Starting at the line with "Het Pruisische kruis" and going on through the line with "臺北市松山區敦化國民小學(前門)", reproduce each line in the records below exactly and nothing more.

→ **EXTRACTED RECORDS**:
------------------------

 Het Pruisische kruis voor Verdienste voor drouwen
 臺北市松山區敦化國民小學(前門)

------------------------

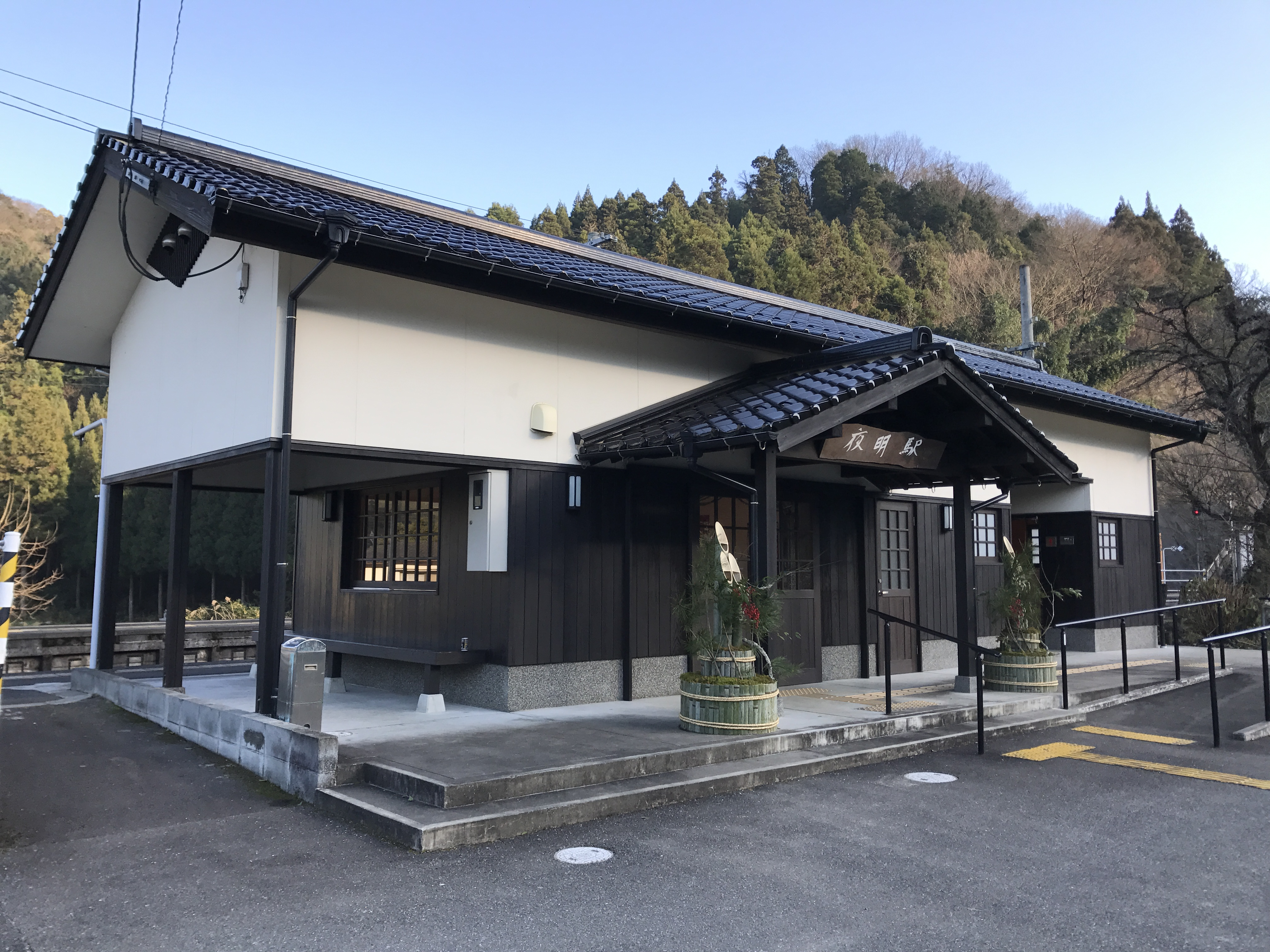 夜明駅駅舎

------------------------

→ **ANSWER FOR THE TASK**:
 Het Pruisische kruis voor Verdienste voor drouwen
 臺北市松山區敦化國民小學(前門)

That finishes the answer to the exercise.